2. The efficient ultrasonic vibration screening device for the diamond micro powder as claimed in claim 1, which is characterized in that: the screening groove up end establish sealed lid, sealed lid cladding is at screening groove up end and constitutes closed cavity structures jointly with the screening groove, just sealed covering is last to establish the shaft hole to through the shaft hole cladding outside the water conservancy diversion pipe.

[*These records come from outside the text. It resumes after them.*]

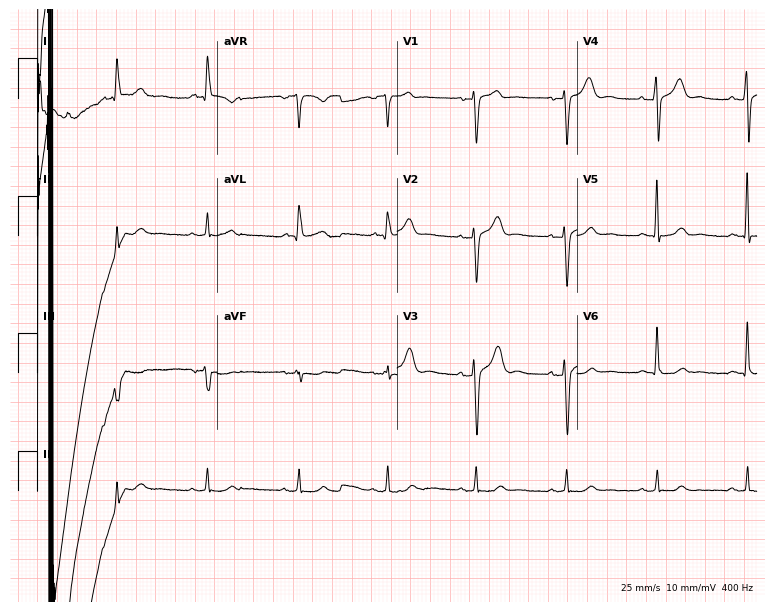
Electrocardiogram (7.3-second recording at 400 Hz), a 61-year-old male patient. Overall reading on record: normal ECG.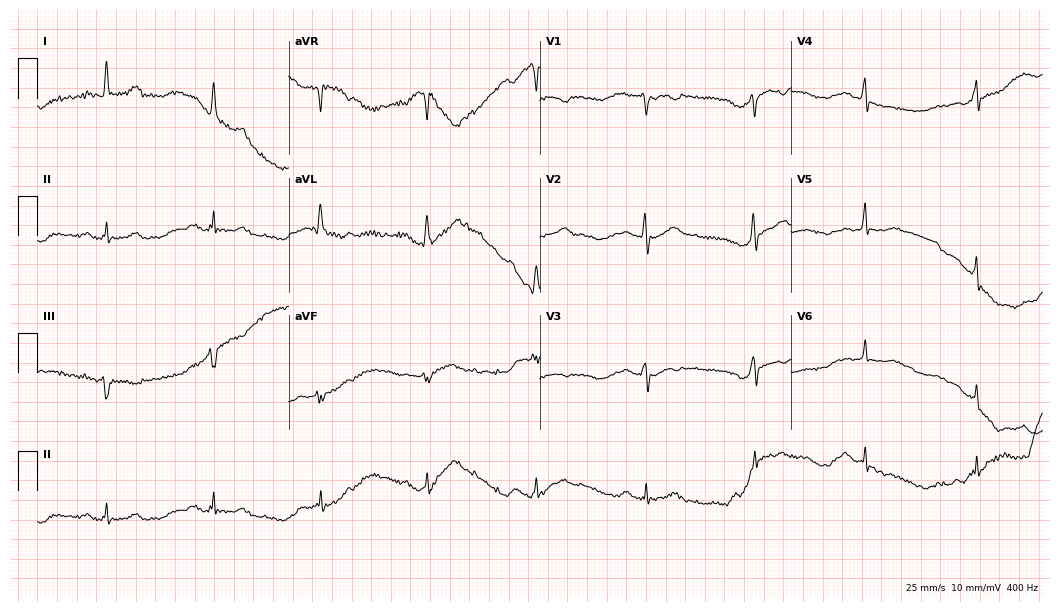
Resting 12-lead electrocardiogram. Patient: a woman, 55 years old. Read as a normal ECG.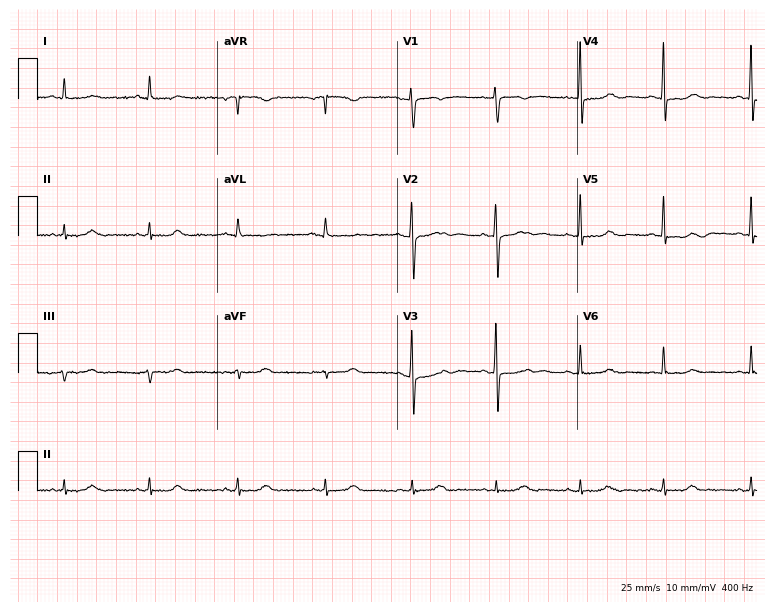
Electrocardiogram (7.3-second recording at 400 Hz), a 60-year-old female patient. Of the six screened findings (first-degree AV block, right bundle branch block (RBBB), left bundle branch block (LBBB), sinus bradycardia, atrial fibrillation (AF), sinus tachycardia), none is recorded.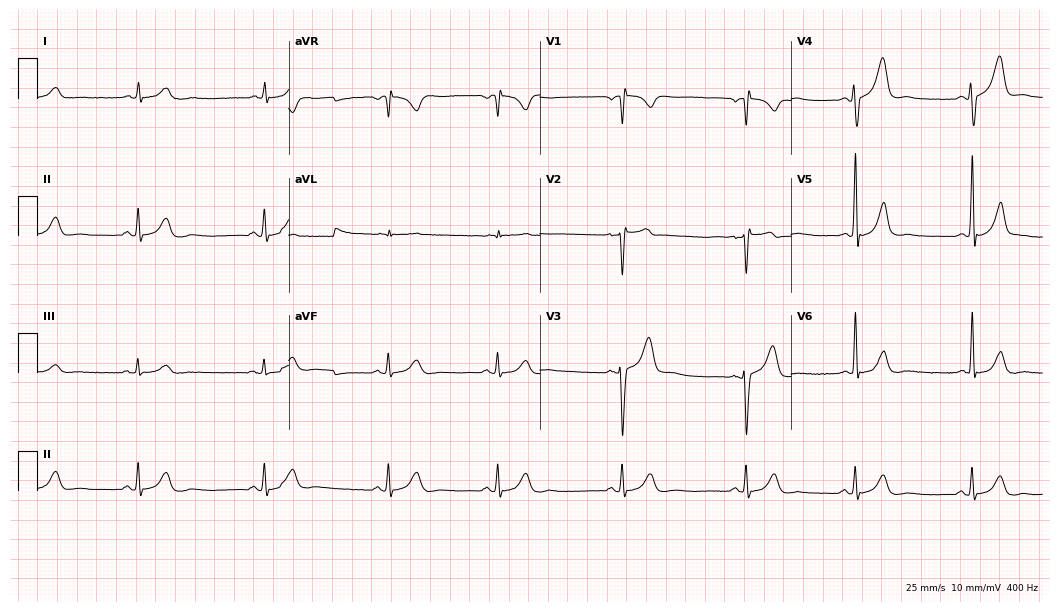
Standard 12-lead ECG recorded from a male patient, 41 years old. The tracing shows sinus bradycardia (a sinus rate of 50 beats per minute or less).

3. The efficient ultrasonic vibration screening device for the diamond micro powder as claimed in claim 1, which is characterized in that: go up the feed cylinder for invert toper structure, and the side surface establishes at least one air inlet, the interval is not less than the 1/3 of last feed cylinder effective height between air inlet and the last feed cylinder up end, and the air inlet axis is 30-90 contained angles with last feed cylinder axis, just the air inlet communicates each other with negative-pressure air fan through the air duct.

4. The efficient ultrasonic vibration screening device for the diamond micro powder as claimed in claim 1, which is characterized in that: the slewing mechanism is provided with a speed sensor and an angle sensor which are both electrically connected with the control circuit.

5. The efficient ultrasonic vibration screening device for the diamond micro powder as claimed in claim 1, which is characterized in that: the flexible scraper is arranged on the lower end face of the material distributing pipe, the flexible scraper is distributed along the axis of the material distributing pipe, and the lower end face of the flexible scraper is abutted to the upper end face of the sieve sheet.

6. The efficient ultrasonic vibration screening device for the diamond micro powder as claimed in claim 1, which is characterized in that: the control circuit is a circuit system based on any one of an industrial single chip microcomputer and a programmable controller.